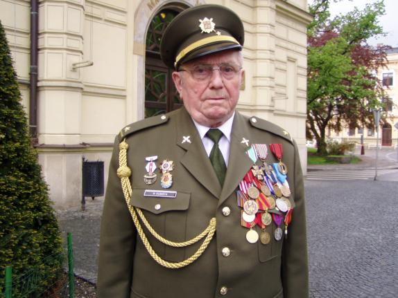 Česky: Mjr. v.v. Rostislav Kubišta v roce 2005 v Mladé Boleslavi
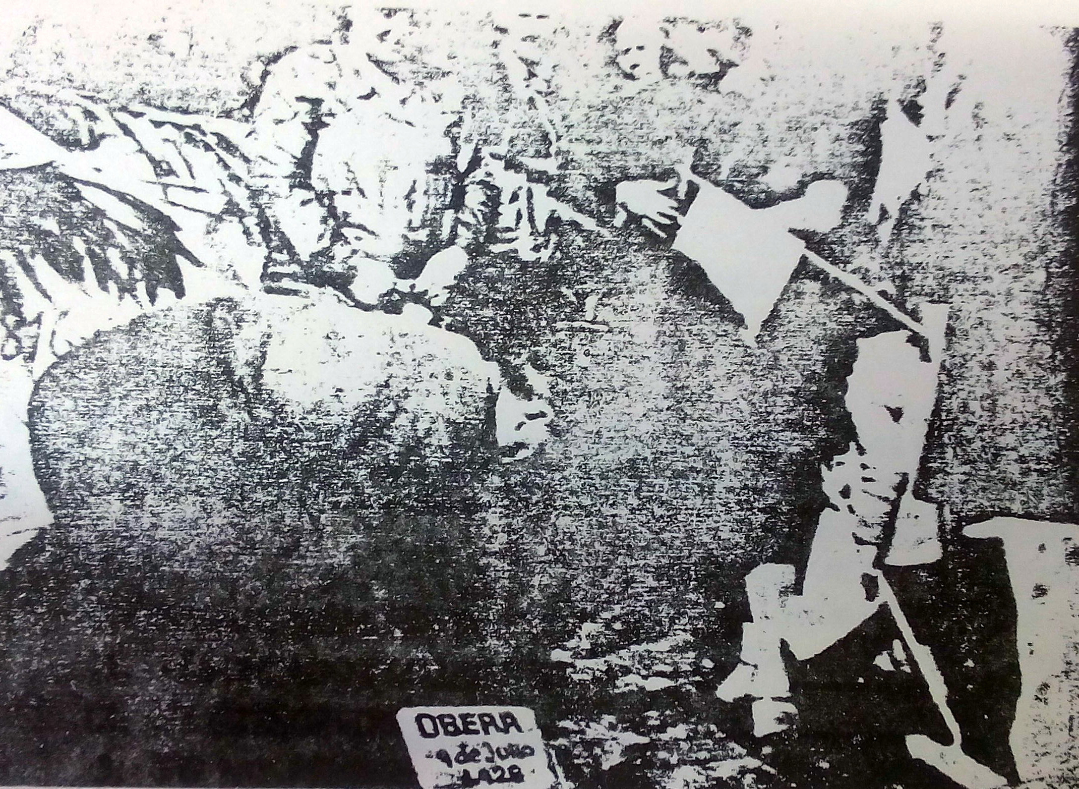 Daguerrotipo del momento en que el acta fundacional es colocada en su lugar de destino (actual Plaza San Martín) en la ciudad de Oberá un 9 de julio de 1928.
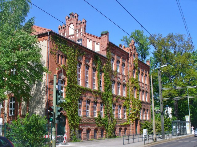 Berlin - Gruenauer Schule
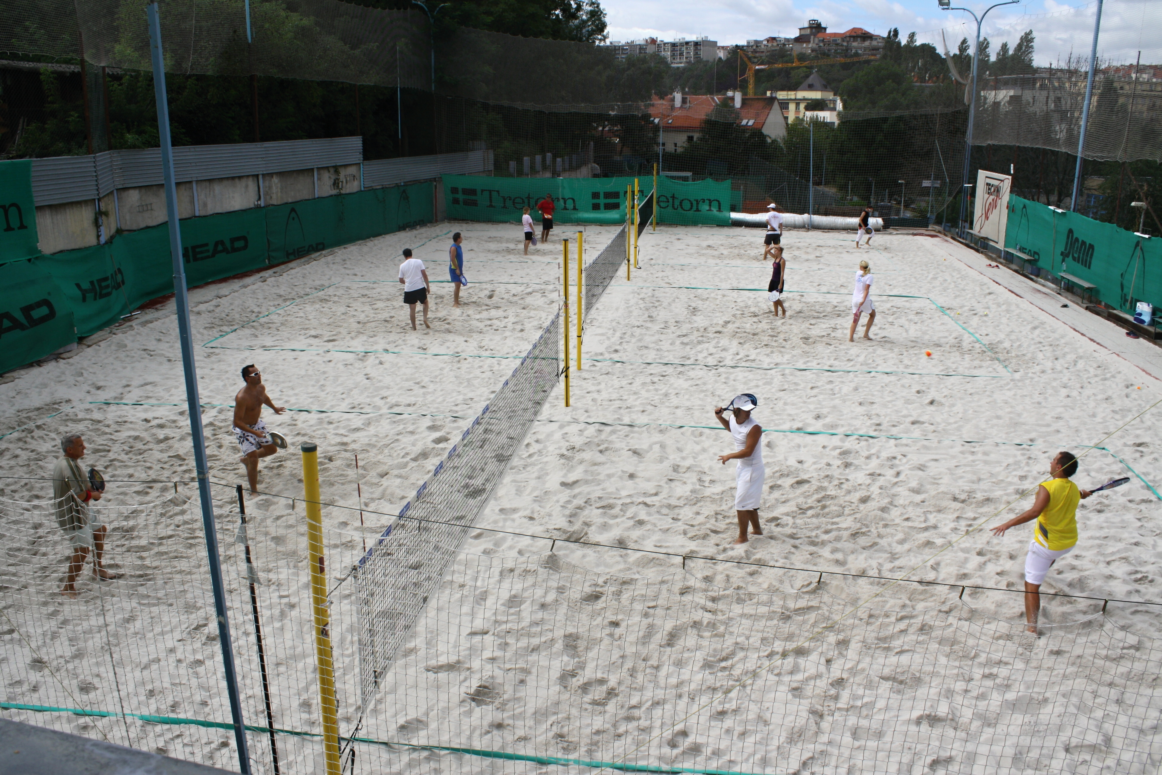 beachtenis na Kapitolu
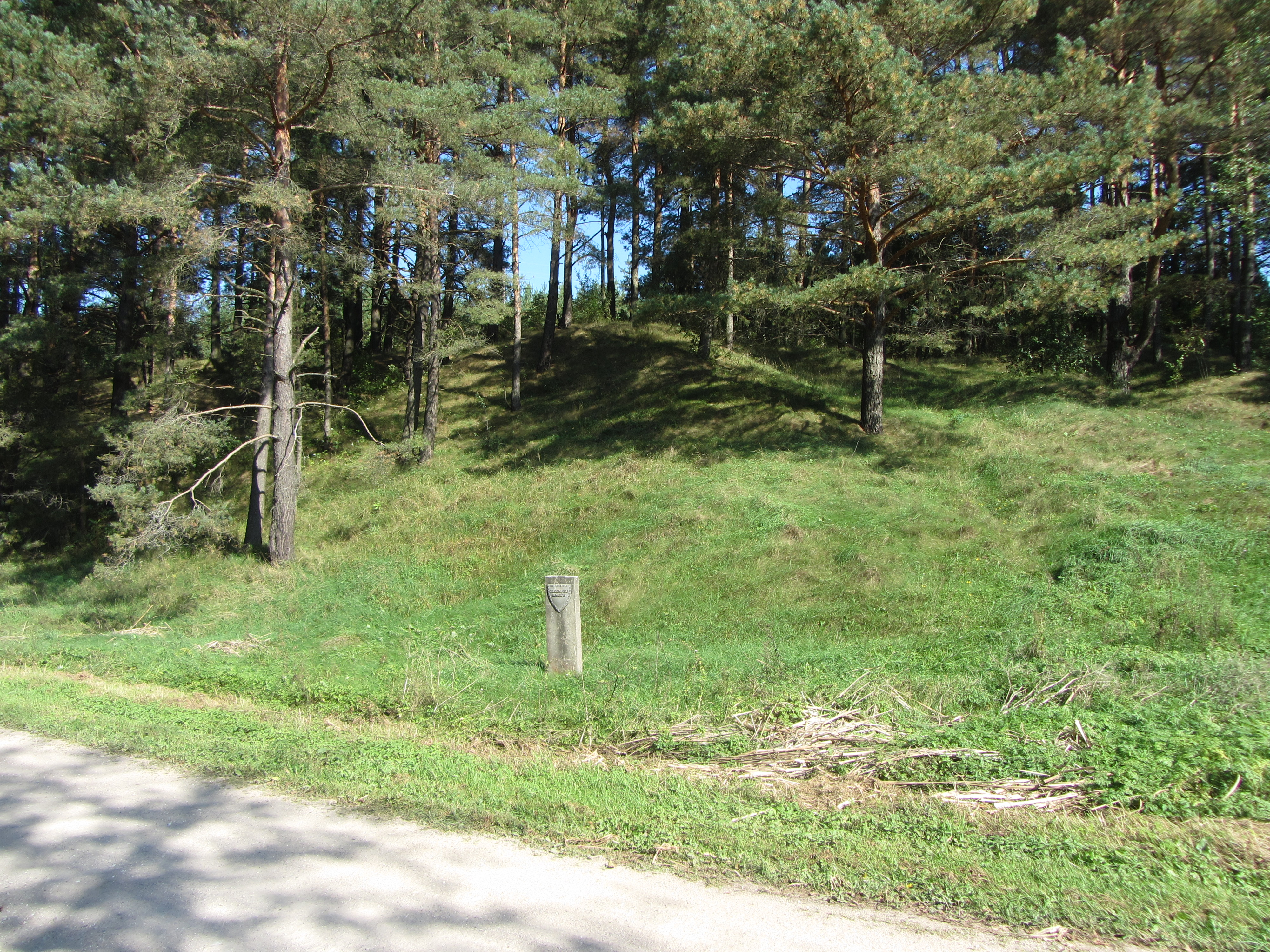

····················

*Brief*.
The answer should consist only of the lines from the one with "Berlin - Gruenauer Schule" through the last line of the material above, copied exactly, with no pictures.

*Task output*.
 Berlin - Gruenauer Schule
 beachtenis na Kapitolu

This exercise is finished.